+++ Task input +++
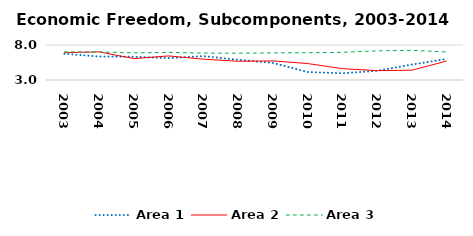
| Category | Area 1 | Area 2 | Area 3 |
|---|---|---|---|
| 2003.0 | 6.745 | 6.904 | 7.012 |
| 2004.0 | 6.358 | 7.021 | 7.007 |
| 2005.0 | 6.319 | 6.054 | 6.885 |
| 2006.0 | 6.129 | 6.441 | 6.944 |
| 2007.0 | 6.413 | 5.976 | 6.844 |
| 2008.0 | 5.886 | 5.679 | 6.823 |
| 2009.0 | 5.444 | 5.728 | 6.876 |
| 2010.0 | 4.136 | 5.35 | 6.902 |
| 2011.0 | 3.957 | 4.621 | 6.948 |
| 2012.0 | 4.319 | 4.336 | 7.162 |
| 2013.0 | 5.203 | 4.401 | 7.24 |
| 2014.0 | 6.003 | 5.708 | 7.008 |
+++
→ About this exercise:
The expected answer is the data retyped exactly, without pictures.

→ Task output:
| Category | Area 1 | Area 2 | Area 3 |
|---|---|---|---|
| 2003.0 | 6.745 | 6.904 | 7.012 |
| 2004.0 | 6.358 | 7.021 | 7.007 |
| 2005.0 | 6.319 | 6.054 | 6.885 |
| 2006.0 | 6.129 | 6.441 | 6.944 |
| 2007.0 | 6.413 | 5.976 | 6.844 |
| 2008.0 | 5.886 | 5.679 | 6.823 |
| 2009.0 | 5.444 | 5.728 | 6.876 |
| 2010.0 | 4.136 | 5.35 | 6.902 |
| 2011.0 | 3.957 | 4.621 | 6.948 |
| 2012.0 | 4.319 | 4.336 | 7.162 |
| 2013.0 | 5.203 | 4.401 | 7.24 |
| 2014.0 | 6.003 | 5.708 | 7.008 |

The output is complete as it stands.